Após a saída, os manifestantes que ocupavam a Câmara Legislativa publicaram um manifesto onde apresentam as pautas que voltaram a ser apresentadas ao parlamento local. Entre os assuntos estão: a revisão da demarcação da área que batizaram Santuário dos Pajés, no Noroeste, a instauração de inquérito contra a Companhia Imobiliária de Brasília (Terracap), a aprovação do projeto Tarifa Zero e do transporte 24 horas.

 

Secretaria vai apurar denúncias


A Secretaria de Transparência e Controle vai apurar denúncias contra servidores do Transporte Urbano do Distrito Federal (DFTrans), entre eles o diretor-geral do órgão Marco Antônio Campanella, acusados de usar a sede da autarquia como núcleo partidário para a filiação de novos integrantes ao Partido da Pátria Livre (PPL). A informação foi divulgada pouco mais de 24 horas após denúncias de funcionários estariam fazendo o uso indevido do espaço.

 

De acordo com a Secretaria foi instaurada, ontem, “uma investigação preliminar para apurar a denúncia de uso político-partidário do DFTrans por servidores do órgão, que indica uma suposta distribuição de fichas de filiação partidária dentro das instalações da autarquia”.

 

A Transparência terá 60 dias para finalizar as investigações, podendo prorrogá-la por outros 60 dias. “Caso a investigação confirme os fatos denunciados, serão, então, instaurados os devidos processos para punir os envolvidos”, conclui.

 

Punição

 

Até o momento, apenas um funcionário terceirizado, identificado como Dehordam Nascimento Alves, foi afastado.
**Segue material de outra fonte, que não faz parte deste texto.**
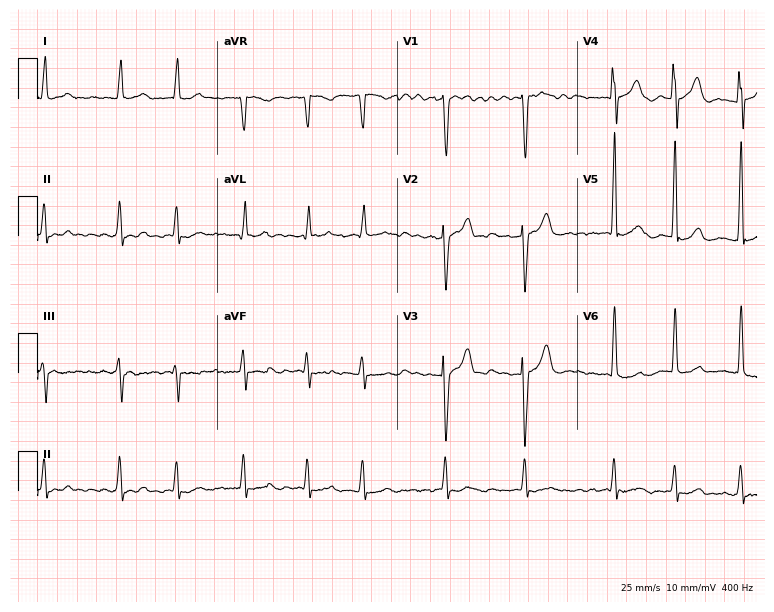
12-lead ECG from a female, 77 years old. Shows atrial fibrillation.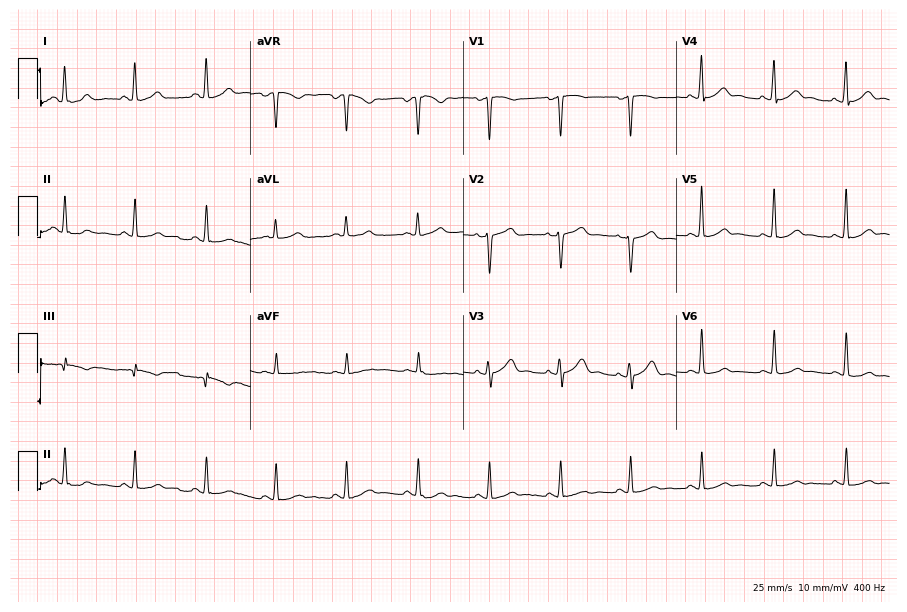
12-lead ECG from a female, 30 years old. Recorded interpretation: within normal limits.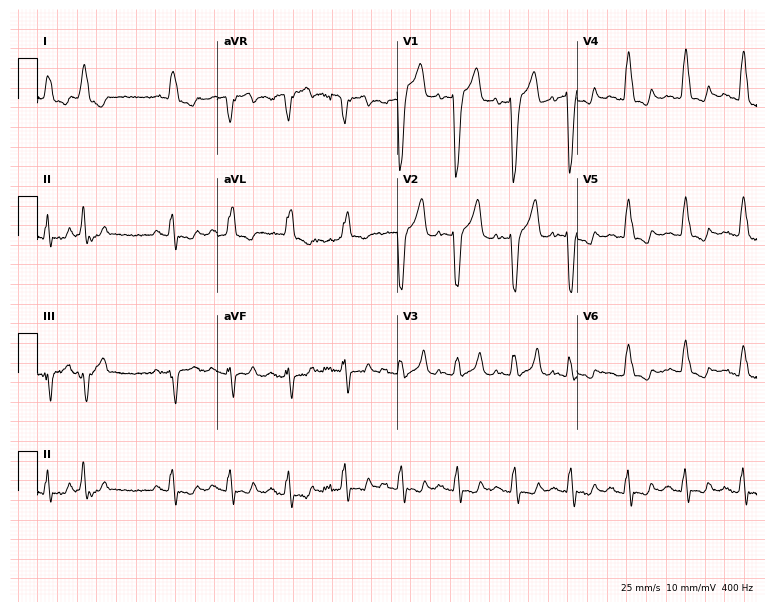
12-lead ECG from a 79-year-old female patient (7.3-second recording at 400 Hz). No first-degree AV block, right bundle branch block (RBBB), left bundle branch block (LBBB), sinus bradycardia, atrial fibrillation (AF) or sinus tachycardia recorded for this tracing. Findings outside these six are not listed.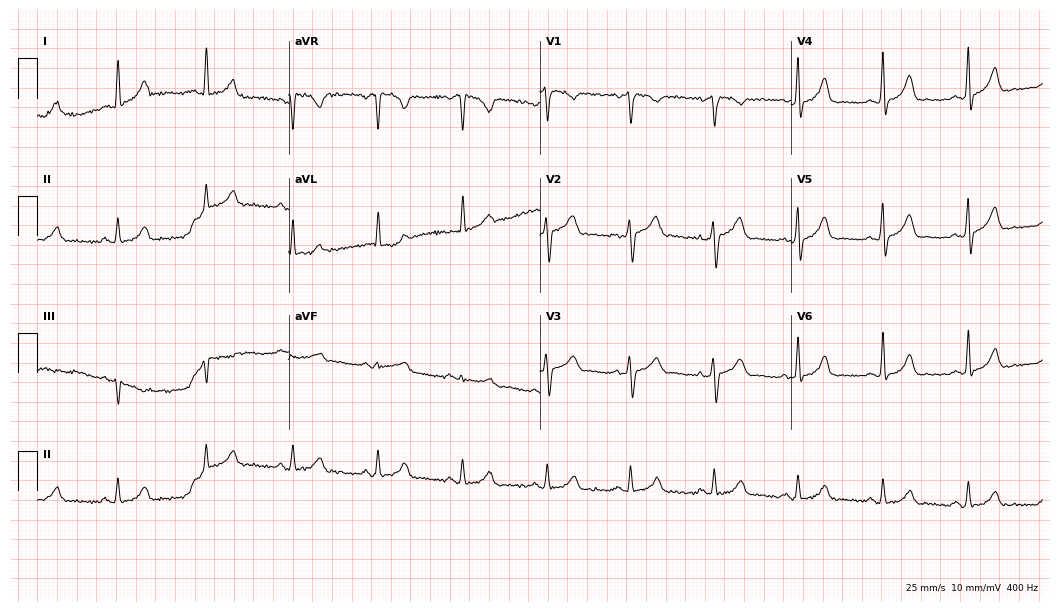
12-lead ECG (10.2-second recording at 400 Hz) from a male, 57 years old. Labelled as a normal ECG.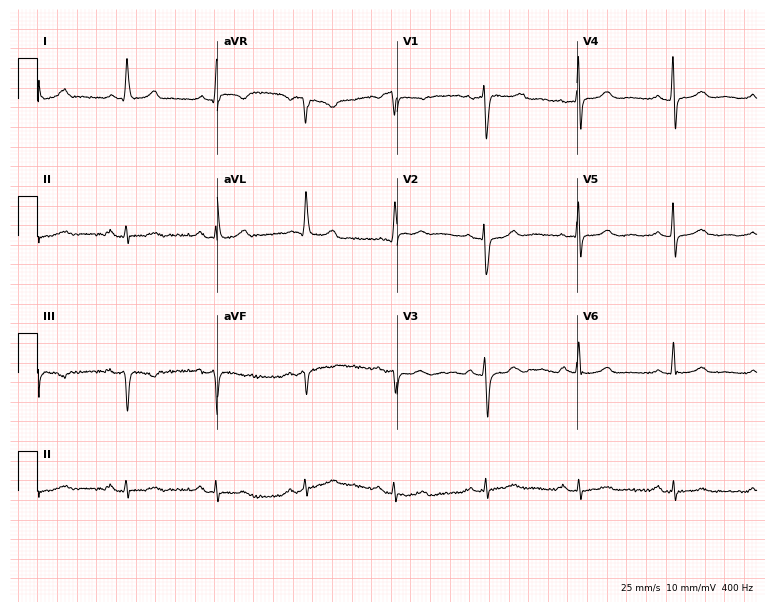
Electrocardiogram (7.3-second recording at 400 Hz), a female patient, 66 years old. Of the six screened findings (first-degree AV block, right bundle branch block (RBBB), left bundle branch block (LBBB), sinus bradycardia, atrial fibrillation (AF), sinus tachycardia), none is recorded.

Ele aparece em gravações fazendo a entrega de fichas de filiação e reconhecendo a irregularidade.

 

Saiba Mais


Segundo o procurador regional eleitoral, Elton Ghersel, a ação no DFTrans pode gerar multa ao PPL.

A denúncia pode ser enviada ao Tribunal Regional Eleitoral, que decidirá se abre ou não processo.

Caso seja acusado, Marco Antônio Campanella pode sofrer sanções eleitorais e ter a sua saída do DFTrans recomendada.